There’s a queue out in front, but also there’s a lovely woman named
Sophie who takes care of us and offers to show us around. Actually,
no, we’d rather stumble in by ourselves, cameras in hand. Find what
we will, see what there is. First off, it’s big.
Fabric is one
of those old meatpacking buildings. Where the meat was stored.
Perfect: meat in an earlier life, and now meat again.
It’s only past
midnight and the boyz are pouring in. Funny how it is that boyz
around the world know exactly when to arrive: en masse. There are
wide staircases and long paneled halls, and everything very clean
and well-managed. Still, it could be confusing; you might wish for
a road map. We’re standing at the base of two staircases, wondering
which one to take and this girl says, “You don’t wanna go up there,
honeys. That’s the straight room.” Which is a relative term here
on this island of hedonists…
Huge sets of
double doors lead into the three various rooms, and thereafter, we
follow a labyrinthine series of curved stairwells and hallways lined
with lounges and beds and low lighting and lasers and up a staircase
to a balcony where the sweetness of marijuana is thick and where we
overlook the main room which is where the boyz have congregated.
There’s a dancing silhouette, a kind of Keith Haring figure, which
is the club’s icon, and he’s everywhere, in black light and yellow,
and on video screens and painted on the walls: a kind of reminder as
to what we’re all here for. Dance, fools, dance. Posted around the
club is a schedule with the lists of deejays, a total of eight
different deejays doing two-hour sets in the three rooms. As well
as live visuals and live percussion and--
Then there’s the crowd. Young and happy, celebratory and giddy.
Romantic and silly. And a song that reminds us to “Lose control.
You’re all VIP.” So democratic, the British. There are girls, real
girls, and one of them hooking up with two Brazilian hotties by way
of South Beach. You know the look. And the three of them have the
group of us—looking. Voyeurs all. And in the bathrooms, the usual:
dicks measured by the meter. There’s sex and plenty of it, and
whatever happened to British reserve? Long ago infected by those
Iberian beats, apparently. And when we find
Chris and Paul,
they’re with this twenty-year-old Brazilian who they’d first seen
out on Friday night – and he’s just told them he hasn’t slept, not
a wink since then. Easy pickins’…
The floor feels
padded, easy on the feet. And the boys have pelvic motion. And the
song admonishes us to “werk it out. London, werk it out. San
Francisco, werk it out. Detroit, werk it out.” And we’re having
it. And so is the crowd, and something about their happiness, their
joy, reminds us of a stat that we’d read in the gay rags, about how
only 1 in 100 gay men in England has tried crystal meth. Tina’s not
a bitch, not here, not yet, and there’s less edginess on these
pretty faces, and maybe that’s also why these boyz are not pushy-shovey.

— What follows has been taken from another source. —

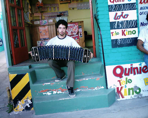 Foto de bandoneonista en Argentina
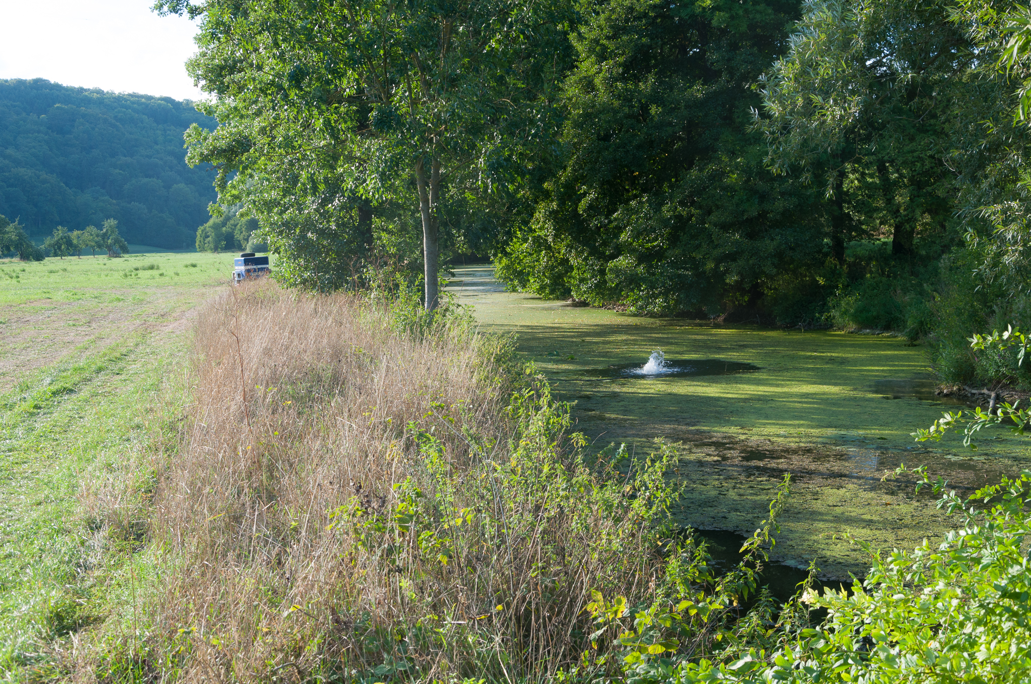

Instead, they’re perfectly happy to hear “Big Love.” Again. And
again. We count it played three times. And each time, the roar
from the crowd gets bigger. “I’ve been saving my lovin’…” Well,
it’s doubtful that anyone in this crowd has been saving anything –
and least of all anything in their pants, but never mind… It’s the
thought that counts. Because the other song that seems to werk
them to the bone is “I can’t get enough.” Yeah. Uh, huh.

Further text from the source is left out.